- How to complete this task: Pictures excluded, reproduce exactly the lines below from the one with "Catedral e Torre" through the one with "Vista dalla strada", both included.

- Source records:

________________________________________

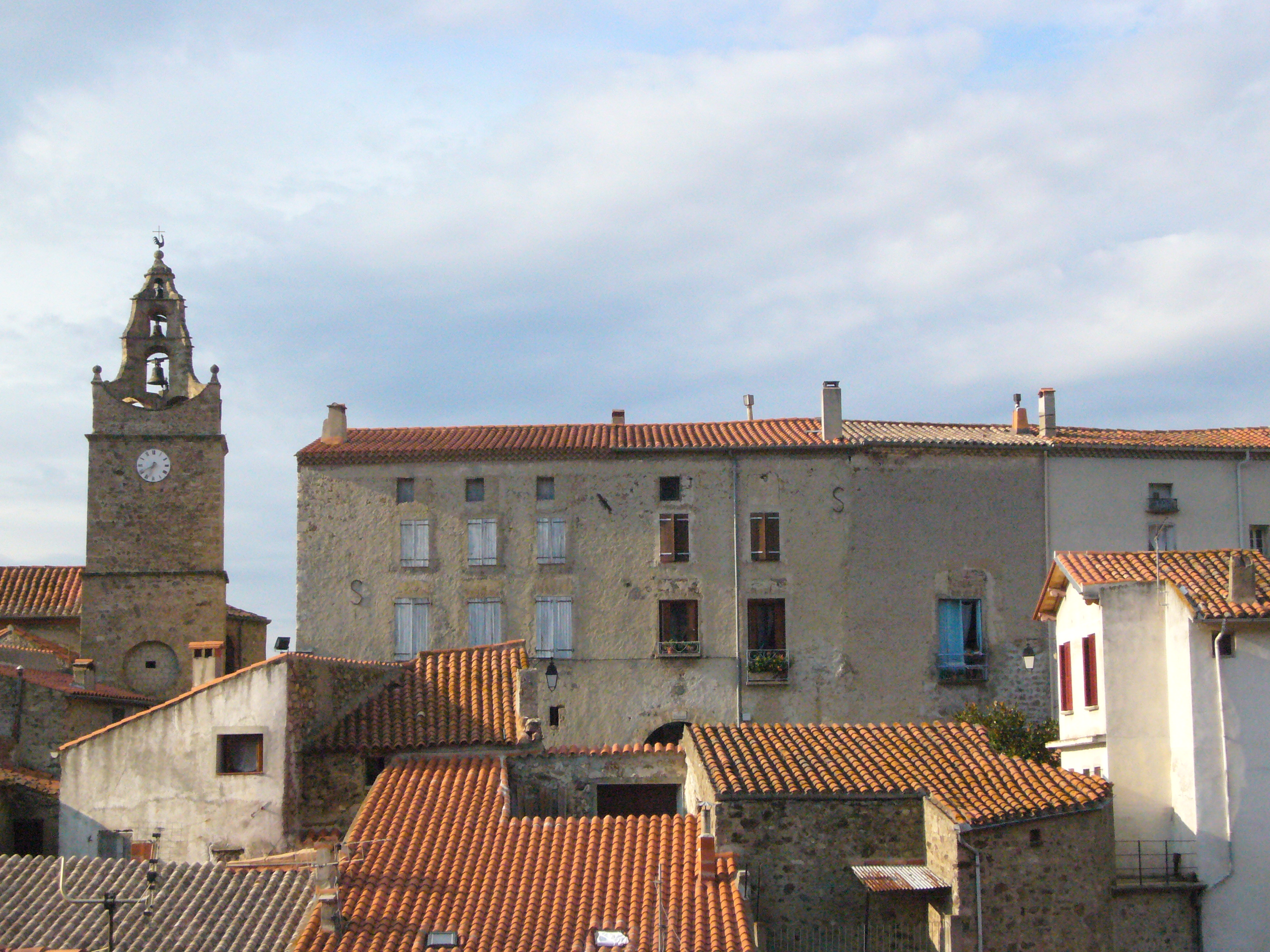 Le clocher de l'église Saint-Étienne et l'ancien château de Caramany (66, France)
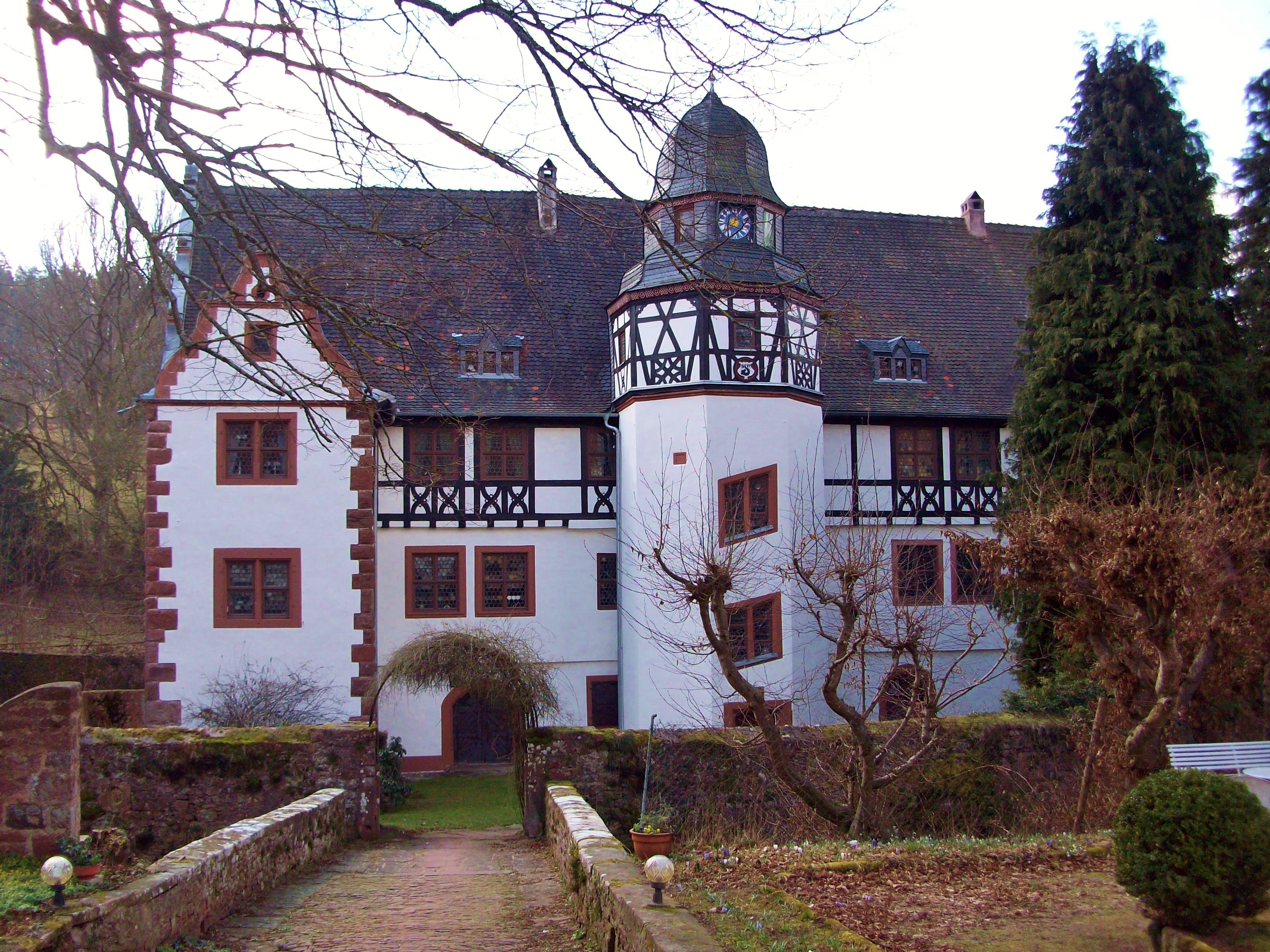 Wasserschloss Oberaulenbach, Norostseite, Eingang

________________________________________

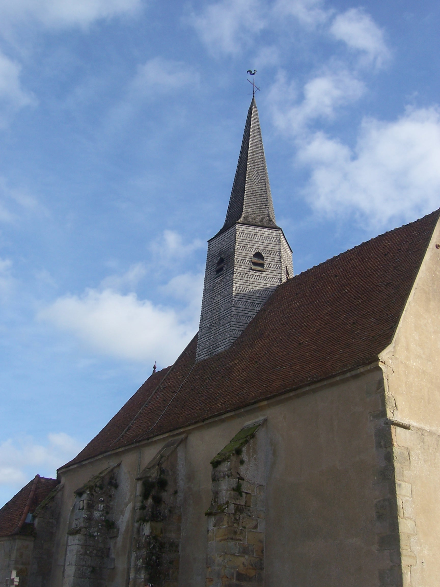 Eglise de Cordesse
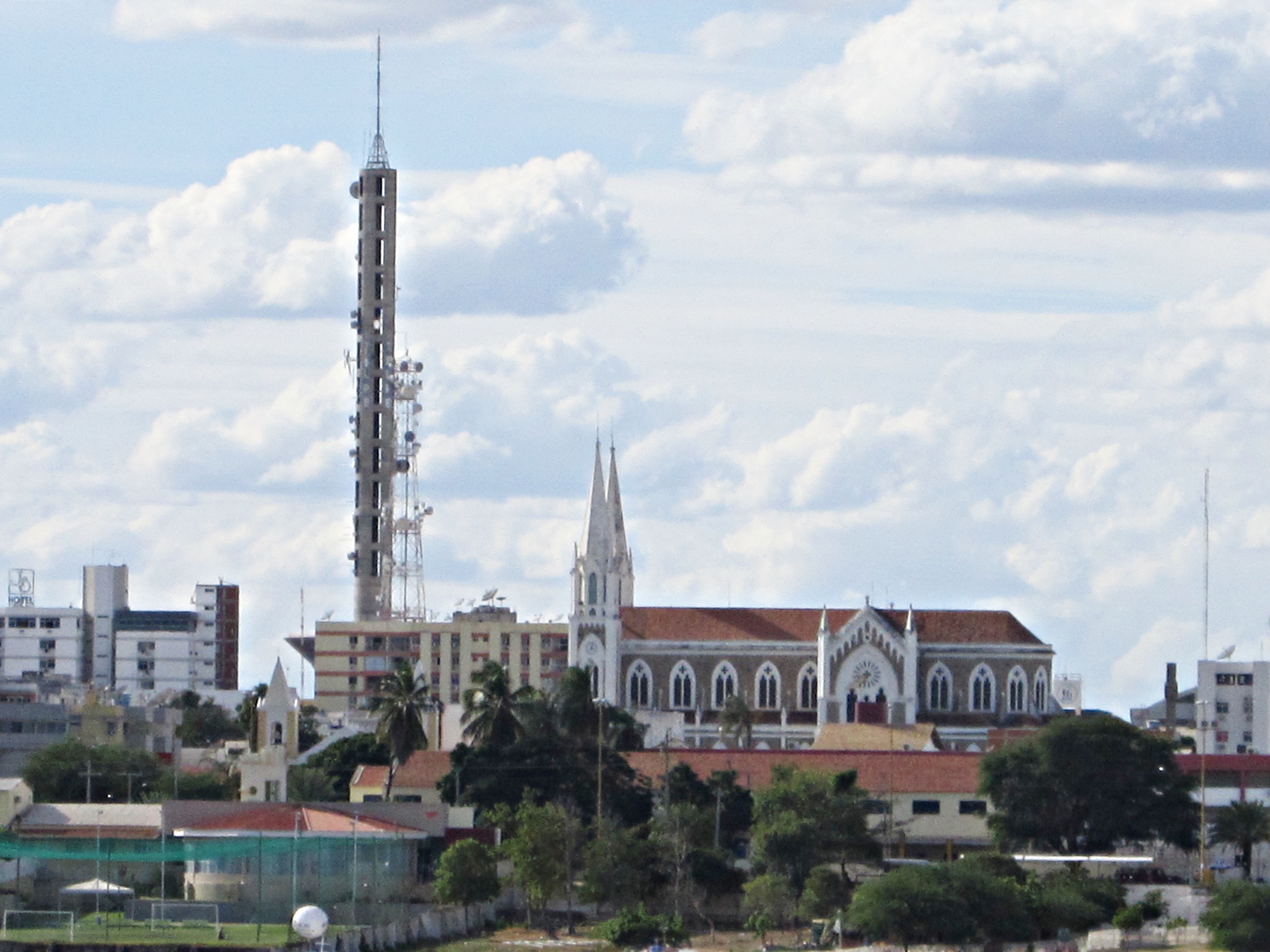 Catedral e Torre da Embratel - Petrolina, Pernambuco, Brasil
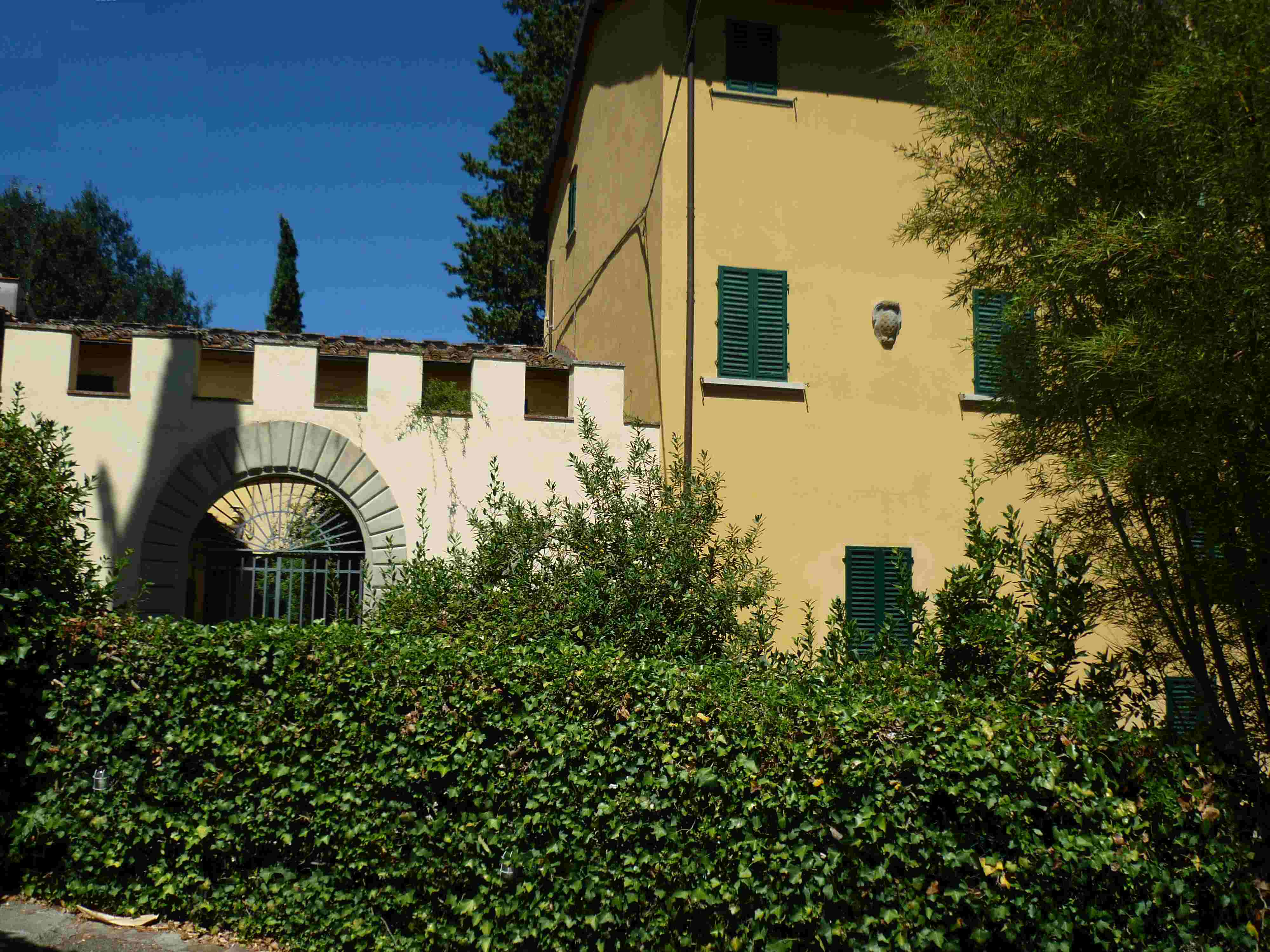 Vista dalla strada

________________________________________

- Solution for this problem:
 Catedral e Torre da Embratel - Petrolina, Pernambuco, Brasil
 Vista dalla strada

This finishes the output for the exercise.